Жизнь и смерть Хэрриет Фрин. Глава IX
Но ее там не было. Из-за того, что все ее внимание было поглощено болезнью матери, исчезла существенная часть ее самой. Такого не случилось, когда умер отец; то, что ушло вместе с ним, вернулось к ней через мать. Все ее воспоминания о матери были связаны с воспоминаниями об этом, теперь безвозвратно потерянном «я».
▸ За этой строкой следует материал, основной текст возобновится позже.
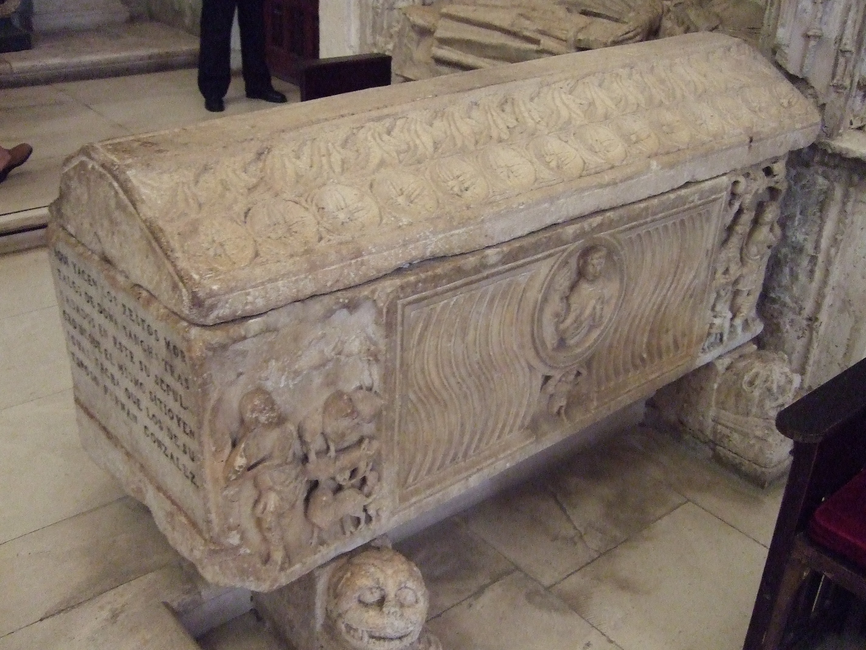 Colegiata de San Cosme y San Damián, Covarrubias - Tumba de doña Sancha, sarcófago hispano-romano del siglo IV

Она пыталась возродиться через свое горе; она укрылась за тяжелой утратой, стремясь к большему уединению, испытывая отвращение к посторонним; стала более, чем когда-либо, замкнутой, привередливой дочерью Хилтона Фрина. Она всегда считала, что не похожа на Конни и Сару, что живет возвышенной, интеллектуальной жизнью. Она обратилась к книгам, которые читала вместе с матерью – Данте, Браунингу, Карлейлю и Рёскину, биографиям великих людей, пытаясь пройти по следам своего потерянного «я», оживить забытую увлеченность. Но это оказалось бесполезным. Однажды она обнаружила, что снова и снова перечитывает первую главу «Кольца и Книги», не вникая в смысл, не вспоминая о ее горькой тайне. «‘And all a wonder and a wild desire’* – мама это любила».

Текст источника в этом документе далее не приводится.